A British U3A website reports this about "The Third Age" membership eligibility: "The 'third age' is defined by a time in your life (not necessarily chronological) where you have the opportunity to undertake learning for its own sake. There is no minimum age, but a focus on people who are no longer in full-time employment or raising a family."

History

France 
U3A started in France at the Faculty of Social Sciences in Toulouse in 1973. It was started by Prof. Pierre Vellas. In France, each University of the Third Age University group is mostly associated with a local university. This academic model is used in many other countries, in particular in continental Europe. The university affiliation generates various opportunities such as highly qualified teaching personnel, a variety of subject choices, opportunity for students and faculty to conduct research based on the professional, cultural or historical experiences of the elderly, etc. U3As do not issue diplomas but rather certificates and teach in many fields according to the interests of the groups of older students (usually 55+) such as computer skills, languages, entrepreneurship, hereditary law, religion, politics, etc. Sometimes U3As provide groups with vocational training and formal continuous education opportunities.

In the 1990s the concept was broadened in France to the notion of the University of All Ages (UTA - université tous âges) or University of Free Time (UTL - université du temps libre). The UFUTA changed its name to Union Française des Universités de Tous Ages (retaining the acronym).

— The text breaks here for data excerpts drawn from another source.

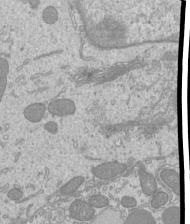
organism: Mouse
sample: Cilia; mouse epididymis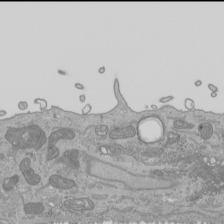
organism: Human
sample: Mitochondria in HCT116 cells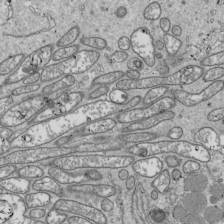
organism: Drosophila
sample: Cell division; meiosis; drosophila spermatocytes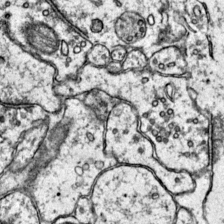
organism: Mouse
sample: Primary visual cortex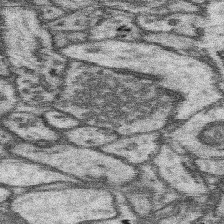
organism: Mouse
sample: Somatosensory cortex neuropil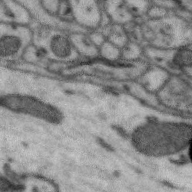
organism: Zebra finch
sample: Brain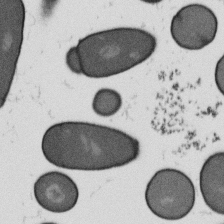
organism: B. subtilis
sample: Bacterial spore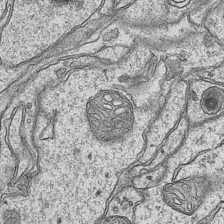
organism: Mouse
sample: CA1 Hippocampus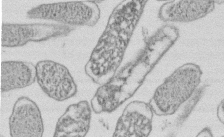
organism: E. coli
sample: Bacterial nucleoid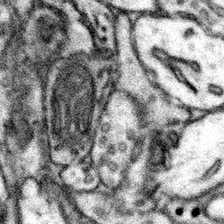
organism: Mouse
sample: Somatosensory cortex neuropil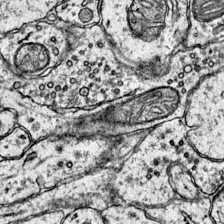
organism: Mouse
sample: Primary visual cortex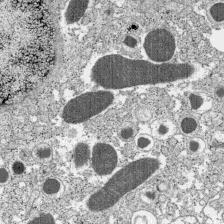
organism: C57BL Mouse
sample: Pancreatic islet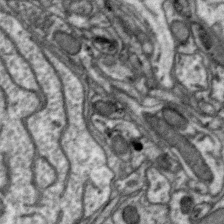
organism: Zebra finch
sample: Brain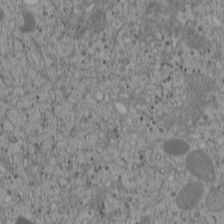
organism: African green monkey
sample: COS-7 cells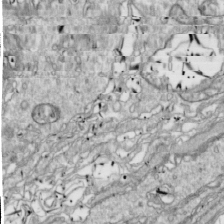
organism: Drosophila
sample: Cell division; meiosis; drosophila spermatocytes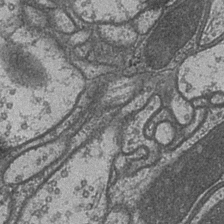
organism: Drosophila
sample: Optic medulla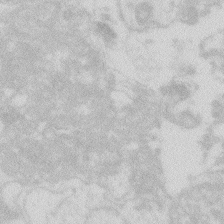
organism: Zebrafish
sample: Macrophage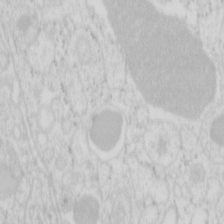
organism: Mouse
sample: Pancreas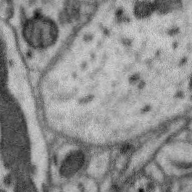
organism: Zebra finch
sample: Brain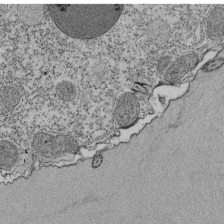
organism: Tetrahymena
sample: Cilia in tetrahymena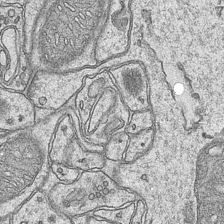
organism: Mouse
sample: CA1 Hippocampus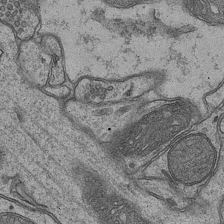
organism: Mouse
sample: CA1 Hippocampus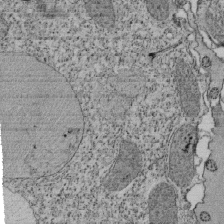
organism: Tetrahymena
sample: Cilia in tetrahymena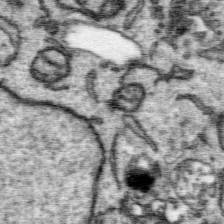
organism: Human
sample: HeLa cells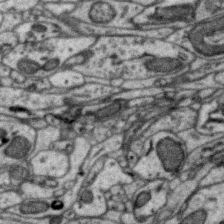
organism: Zebra finch
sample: Brain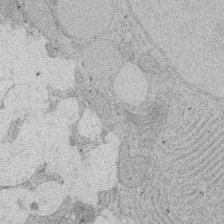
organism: Rat
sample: Salivary granule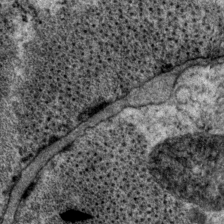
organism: P. pacificus
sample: Pharynx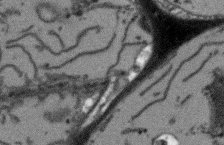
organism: Arabidopsis thaliana
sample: Root tip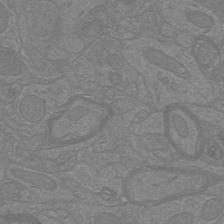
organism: Mouse
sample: Cortical neurons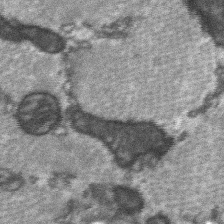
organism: C57BL Mouse
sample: Soleus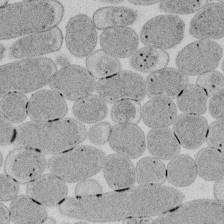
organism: E. coli
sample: Bacterial nucleoid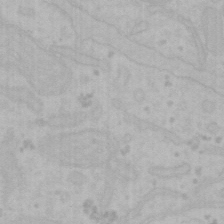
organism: Mouse
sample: Choroid plexus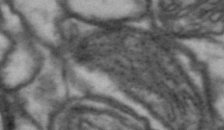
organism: Drosophila
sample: Brain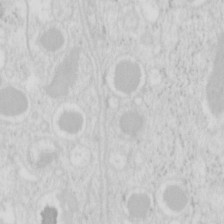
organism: Mouse
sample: Pancreas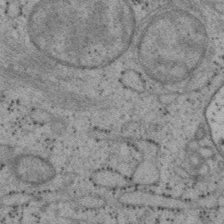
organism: Human
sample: HeLa cells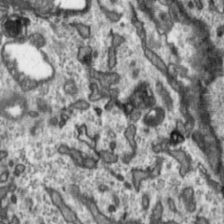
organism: Toxoplasma gondii
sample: Parasites in a vacuole inside a host cell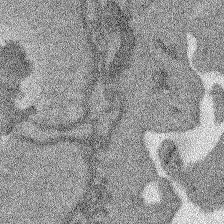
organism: Human
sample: HeLa cells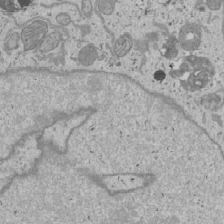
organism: Human
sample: Mitochondria in U2OS cells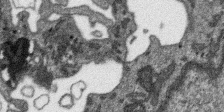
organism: Human
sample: Lung epithelial cells infected with SARS-CoV-2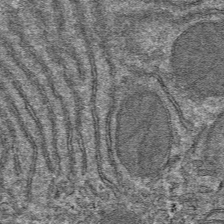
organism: Mouse
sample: Mouse hepatocytes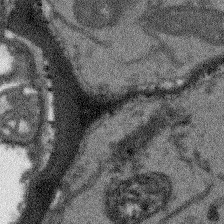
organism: Arabidopsis thaliana
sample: Root tip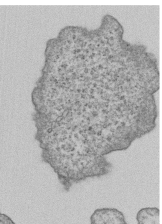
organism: Human
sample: MDA-MB-231 cells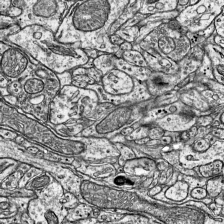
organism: Mouse
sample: Visual Cortex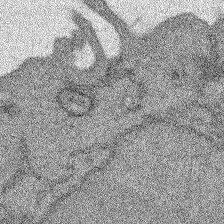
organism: Human
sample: HeLa cells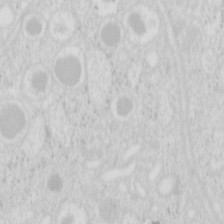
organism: Mouse
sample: Pancreas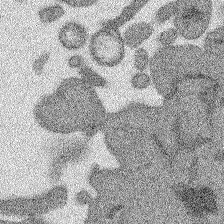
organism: Human
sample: HeLa cells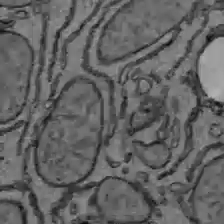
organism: C57BL Mouse
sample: Liver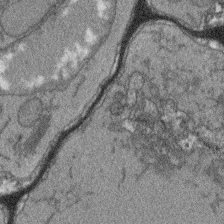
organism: Arabidopsis thaliana
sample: Root tip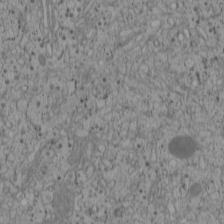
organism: African green monkey
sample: COS-7 cells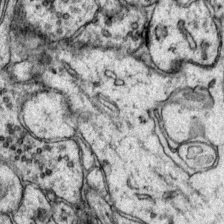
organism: Mouse
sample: Primary visual cortex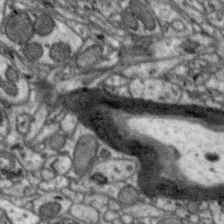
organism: Zebra finch
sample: Brain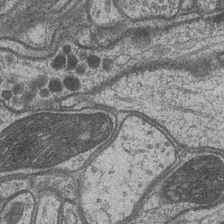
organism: Drosophila
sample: Optic medulla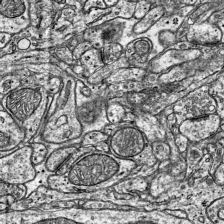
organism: Mouse
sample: Visual Cortex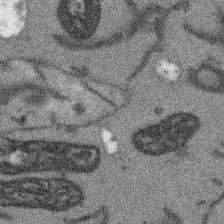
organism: Arabidopsis thaliana
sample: Root tip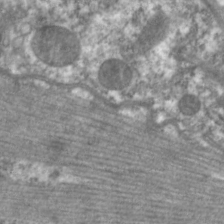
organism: C. elegans
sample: Pharynx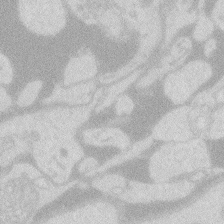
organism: Zebrafish
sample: Macrophage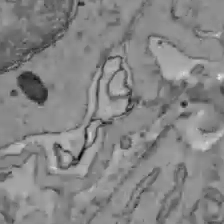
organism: C57BL Mouse
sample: Liver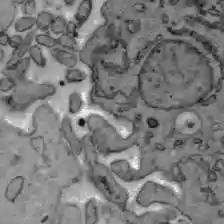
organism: C57BL Mouse
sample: Liver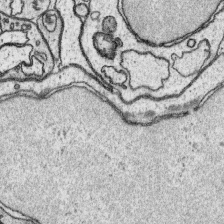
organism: Platynereis dumerilii
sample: Parapodia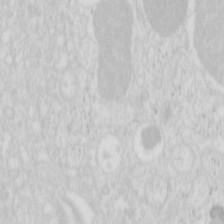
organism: Mouse
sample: Pancreas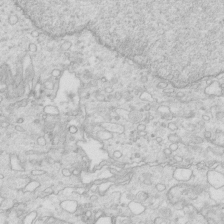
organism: Mouse
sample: Multiciliated cells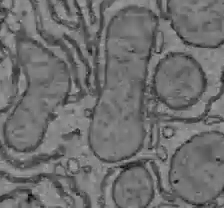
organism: C57BL Mouse
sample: Liver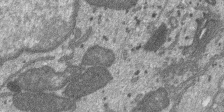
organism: Human
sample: Lung epithelial cells infected with SARS-CoV-2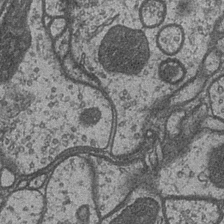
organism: Drosophila
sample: Optic medulla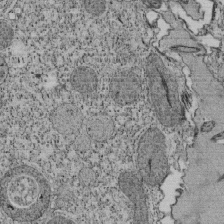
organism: Tetrahymena
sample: Cilia in tetrahymena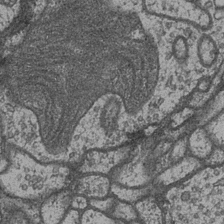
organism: Drosophila
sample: Optic medulla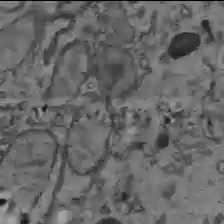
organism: C57BL Mouse
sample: Liver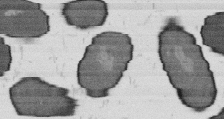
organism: B. subtilis
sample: Bacterial spore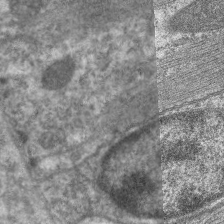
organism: C. elegans
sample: Pharynx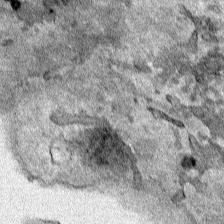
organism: Human
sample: Mitochondria in HCT116 cells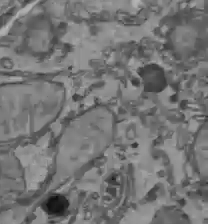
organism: C57BL Mouse
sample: Liver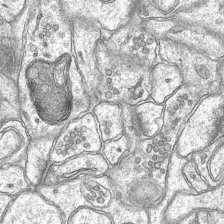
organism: Mouse
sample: CA1 Hippocampus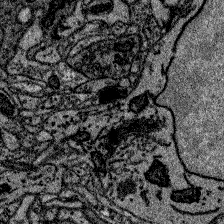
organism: Zebrafish
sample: Larval olfactory bulb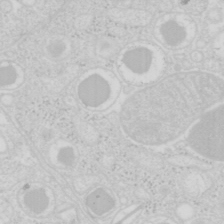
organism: Mouse
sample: Pancreas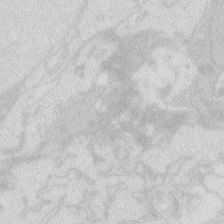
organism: Zebrafish
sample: Macrophage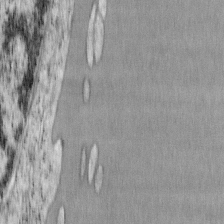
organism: Human
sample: HeLa cells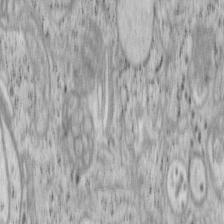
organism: Human
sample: HeLa cells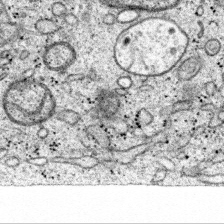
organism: Human
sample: HeLa cells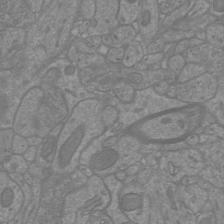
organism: Mouse
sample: Cortical neurons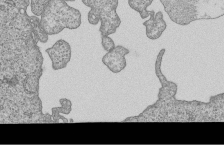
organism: Human
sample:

Some French university departments have adopted the title of Université du Temps Libre.

AIUTA (Association Internationale des Universités du Troisième Âge) is the global international organization and network of Universities of the Third Age, including such institutions from most continental European countries, Central and East Europe, China, Russia, Latin America, etc., including Mauritius and other destinations. The president of AIUTA is prof. François Vellas from the University of Toulouse, son of Pierre Vellas, the founder of the first U3A.

United Kingdom 

By the early 1980s, the concept reached the United Kingdom, where its nature was radically changed to be more a self-help organization under the influence of its founders, Peter Laslett, Michael Young and Eric Midwinter.

The UK network comprises in excess of 1,000 groups, in towns and cities; as of January 2020 total membership exceeded 450,000.

Each U3A is formally structured as an independent self-financing and self-managing charity with links to the Third Age Trust, a national coordinating body. Each individual U3A comprises a number of activity groups which may cover a wide range of different topics - e.g. arts, languages, physical activity, discussion, and games. Most U3A's are centred on a particular town or region and their activity groups meet in a hired hall or small groups meet in a member's house. There is some provision for members to take part in activities over the internet. There is general agreement that not only physical but intellectual activity enrich and prolong life in the later years. Although primarily for the retired, many U3As open their membership to any people not in full-time employment, thus becoming more inclusive and widening the age range of the membership.

In 2009 the Virtual University of the Third Age (vU3A) was launched with the intention of offering the same friendship, support and learning enjoyed by off-line groups. vU3A is affiliated to the Third Age Trust in the UK. vU3A is open to anyone, in particular those who, by circumstances of isolation, health problems or other restrictions, cannot get to a U3A group.

Some groups in other countries affiliate to the Third Age Trust. For example, in Cyprus there are C3A (Cyprus Third Age) and P3A (Paphos Third Age).

Central, Southern and Eastern Europe 
Some Central (and Eastern) European countries were introduced to the U3A quite early: Poland, Czech Republic (formerly part of Czechoslovakia) and Slovenia. The Slovenian University of the Third Age was started by two university professors in 1984 and has developed into a network of 40 universities over the entire country. The Italian University of the Third Age is called Università delle Tre Età (UNITRE) with several locations in the country. "UNITRE Milano", the university of the third age in Milan, provides courses as well as educational content such as on line courses and peer reviewed journal articles.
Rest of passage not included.